You have also argued that the Office's conclusion herein may implicate certain First Amendment associational rights of political parties. If such rights are so implicated, however, it is the opinion of this Office that it would be justified by the compelling state interest noted above. Additionally, both the Supreme Court and Massachusetts' Supreme Judicial Court have recognized that:
States may enact laws to "prevent the disruption of the political parties from without" but not laws "to prevent the parties from taking internal steps affecting their own process for the selection of candidates". Weld, supra at 770 quoting Tashjian v. Republican Party of Conn., 479 US 208, 224 (1986).
To the extent section 8 as herein applied regulates political parties, it is the opinion of this Office that it is not, in any way, regulating the internal self government of political parties. Rather, it is prohibiting the potential, systematic corruption of the political process by prohibiting corporations from pouring vast sums of money into the redistricting process.
While you have also suggested that the activities of the Task Force will be in the public interest assuming its activities are limited to analyzing redistricting plans and preparing constitutionally acceptable alternatives, the Office cannot agree. While any redistricting plan must, as you say, be legal or illegal, plans can still be partisan. "The reality is that districting inevitably has and is intended to have substantial political consequences." Davis v. Bandemer, 478 US 109,129 (1986). Indeed, in Davis, the plurality opinion noted that many of the holdings in various redistricting cases:
[R]est on a conviction that the mere fact that a particular apportionment scheme makes it more difficult for a particular group in a particular district to elect the representatives of its choice does not render that scheme constitutionally infirm. Davis, supra at 131.

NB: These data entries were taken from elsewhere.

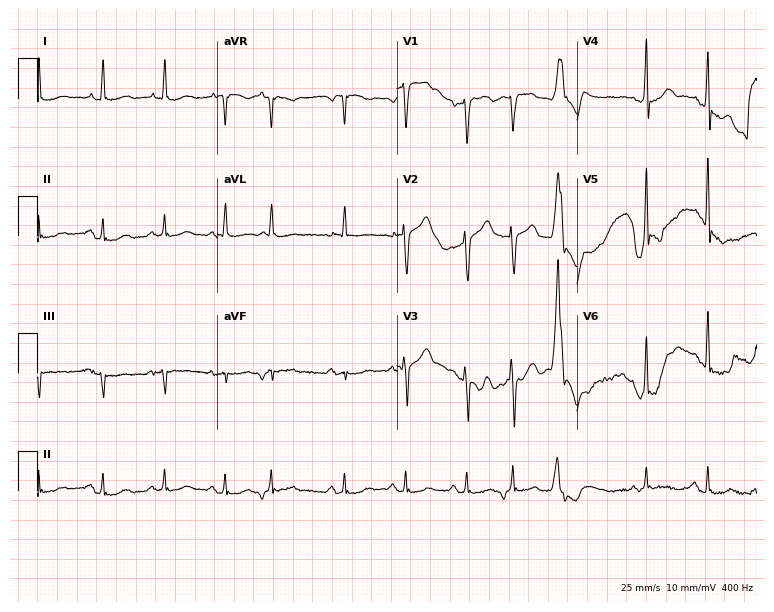
12-lead ECG from an 81-year-old male. Screened for six findings — first-degree AV block, right bundle branch block, left bundle branch block, sinus bradycardia, atrial fibrillation, sinus tachycardia — none is recorded.
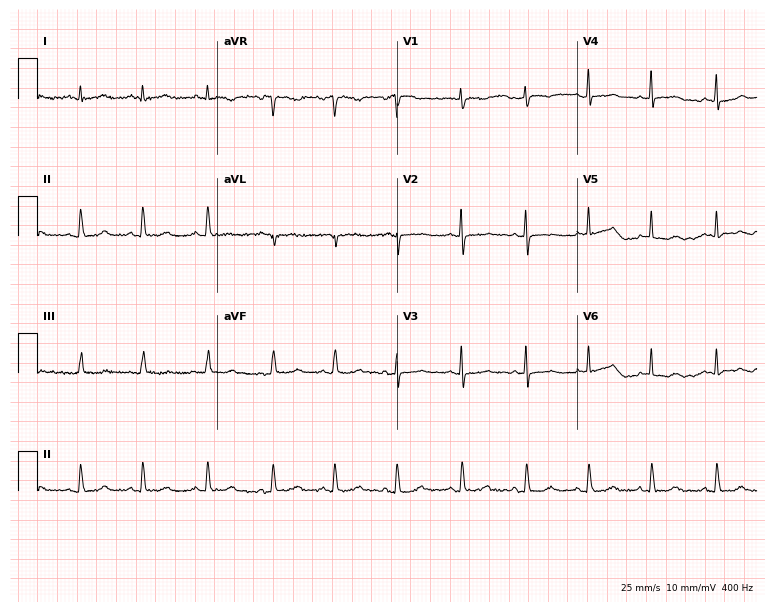
12-lead ECG (7.3-second recording at 400 Hz) from a female patient, 21 years old. Screened for six findings — first-degree AV block, right bundle branch block, left bundle branch block, sinus bradycardia, atrial fibrillation, sinus tachycardia — none is recorded. Findings outside these six are not listed.
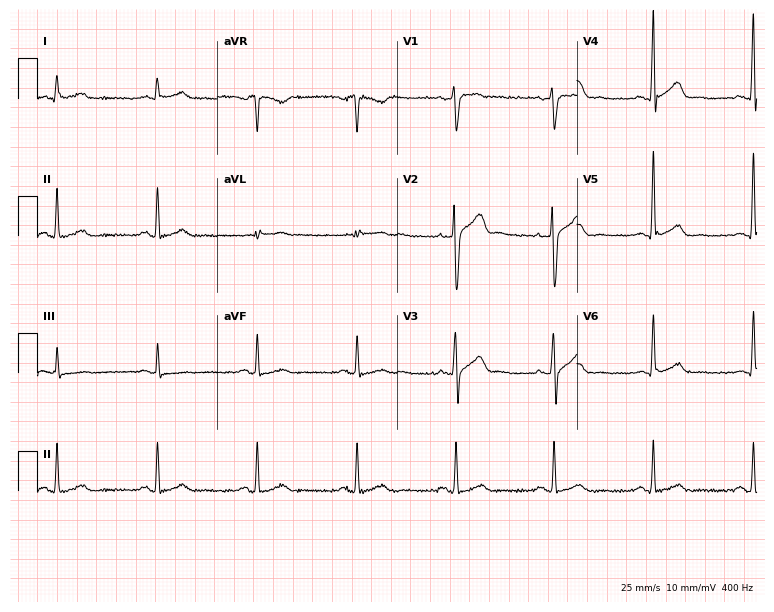
Standard 12-lead ECG recorded from a male, 21 years old (7.3-second recording at 400 Hz). None of these six findings is recorded: first-degree AV block, right bundle branch block, left bundle branch block, sinus bradycardia, atrial fibrillation, sinus tachycardia.
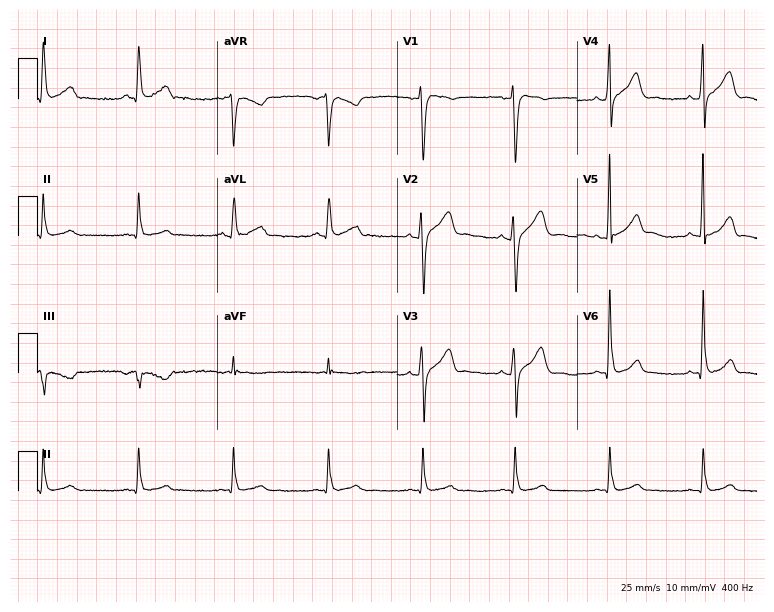
Standard 12-lead ECG recorded from a male patient, 48 years old (7.3-second recording at 400 Hz). Read as a normal ECG.
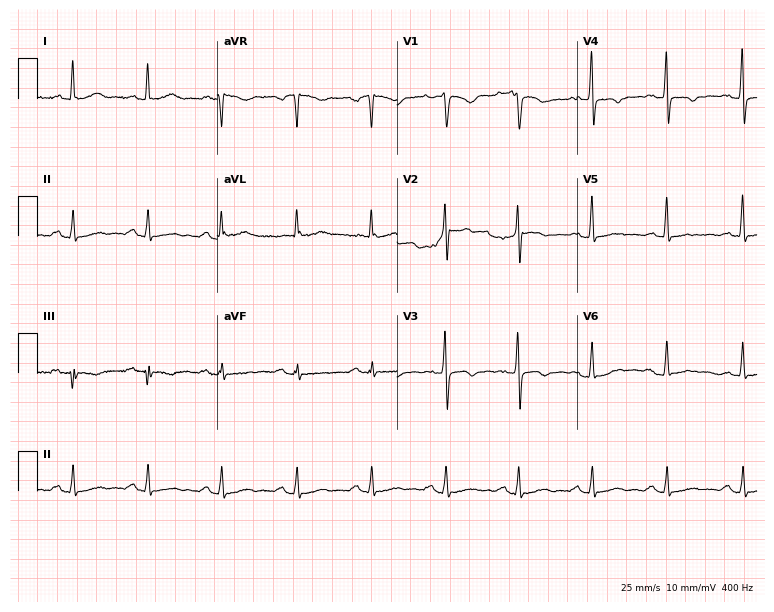
Electrocardiogram, a 49-year-old man. Overall reading on record: normal ECG.
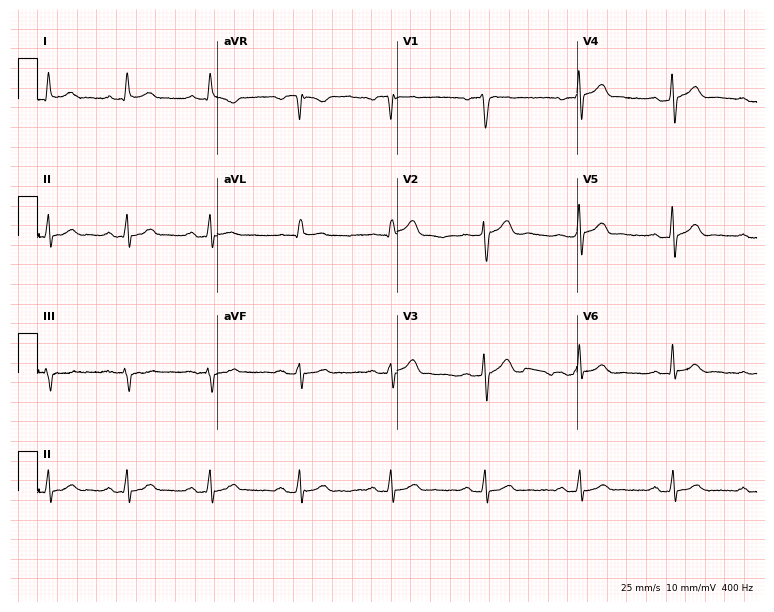
12-lead ECG (7.3-second recording at 400 Hz) from a male patient, 50 years old. Labelled as a normal ECG.
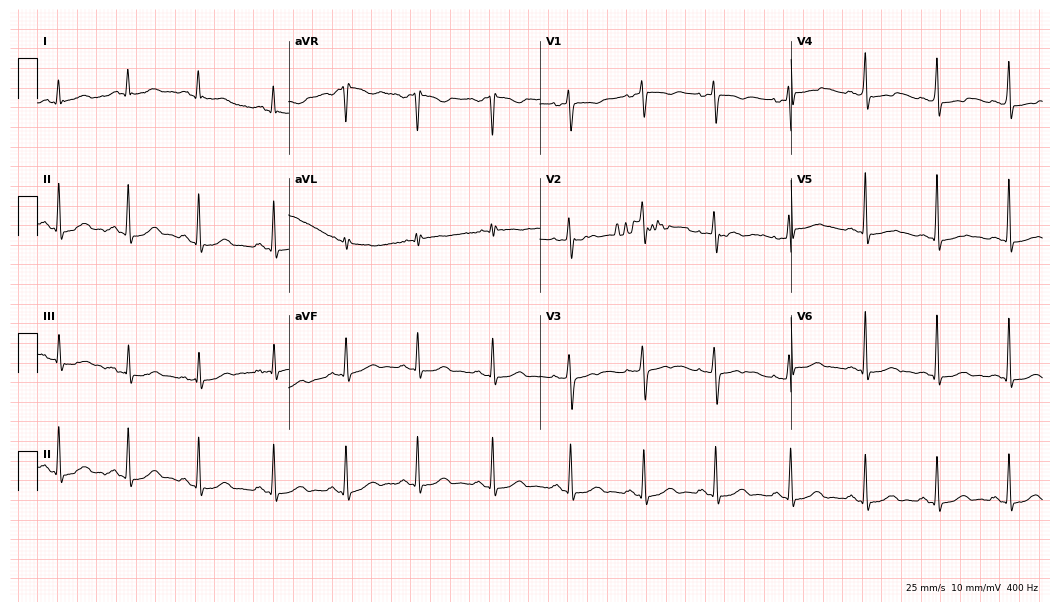
12-lead ECG (10.2-second recording at 400 Hz) from a female, 27 years old. Labelled as a normal ECG.
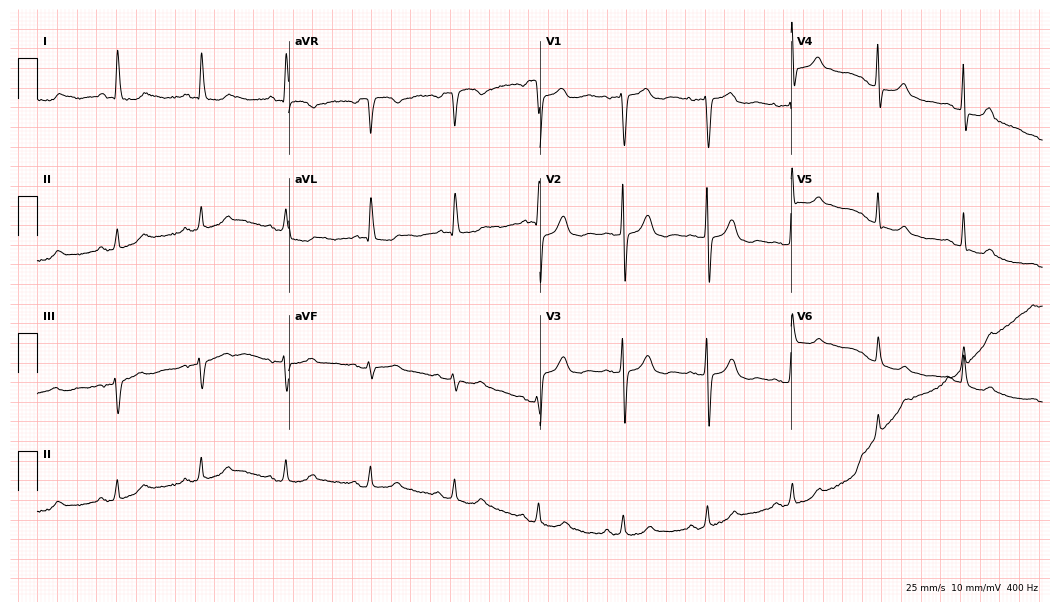
12-lead ECG from a woman, 78 years old. Labelled as a normal ECG.
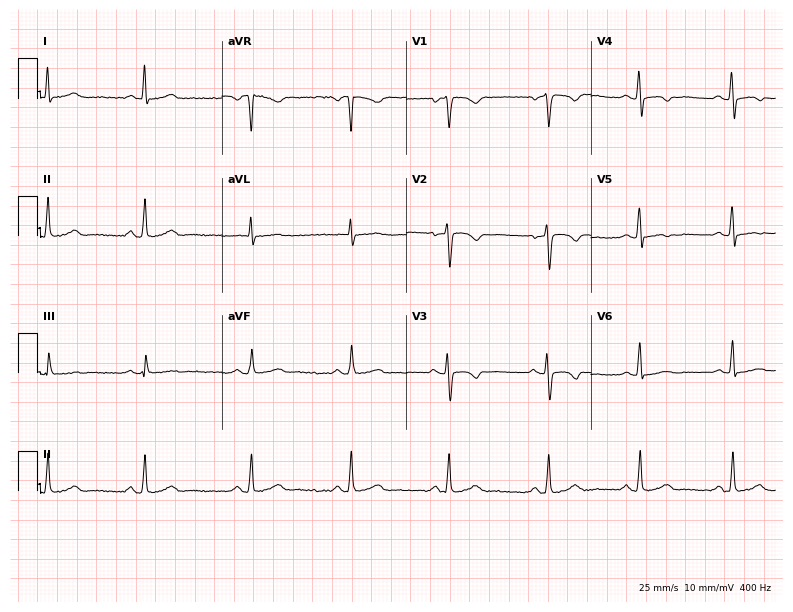
Standard 12-lead ECG recorded from a woman, 46 years old (7.5-second recording at 400 Hz). None of these six findings is recorded: first-degree AV block, right bundle branch block, left bundle branch block, sinus bradycardia, atrial fibrillation, sinus tachycardia. Other findings, if any, are not listed.
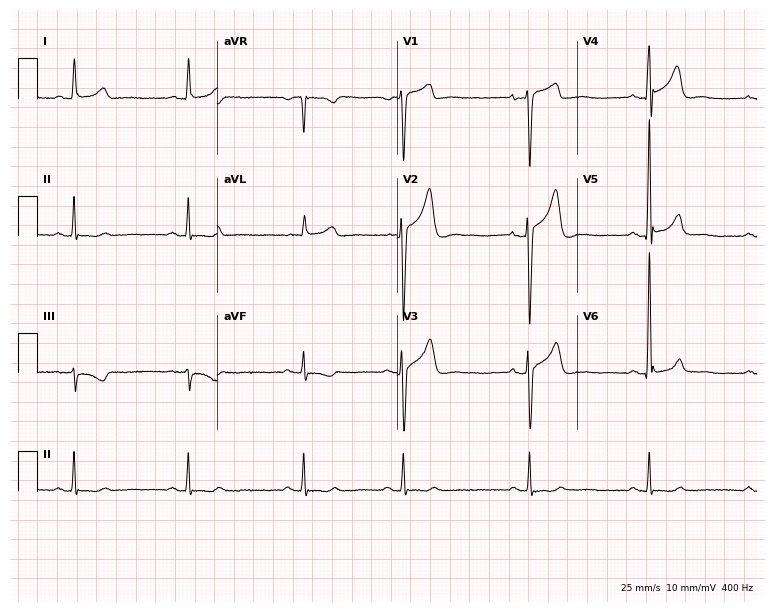
ECG (7.3-second recording at 400 Hz) — a 55-year-old man. Screened for six findings — first-degree AV block, right bundle branch block, left bundle branch block, sinus bradycardia, atrial fibrillation, sinus tachycardia — none is recorded. Only these six findings were labelled.

From the above discussion as well as the Supreme Court's discussion in Davis, supra at 128-133 (See also Gaffney v. Cummings, 412 US 735, 749-754), it is clear that redistricting plans may within certain limits favor one group or party over another, and still meet constitutional requirements. Therefore, even though any redistricting plan that the Task Force may offer to the Federal Courts must meet constitutional standards, it may also be designed to help the Republican Party. Indeed, given the described purpose of the Task Force, one would have to conclude that any redistricting plan submitted by the Task Force in a court proceeding would inevitably be designed to help or aid the Republican Party to the extent possible within constitutional limits. Even if the Task Force's only purpose and expenditures were limited to litigation activities, contributions from business corporations would be supporting the Republican Party.
For the reasons set forth above, it is the opinion of this Office that M.G.L. c.55, s.8 prohibits corporations from making contributions to the Republican Redistricting Task Force. Therefore, the conclusion set forth in Part 3 of AO-89-27 stands unchanged.
This opinion has been rendered solely in the context of M.G.L. c.55 and has been based on the representations in your letter, telephone conversations with the Office's General Counsel and other documentary information or correspondence received by the Office relative to this matter.
Should you have additional questions, please do not hesitate to contact this Office.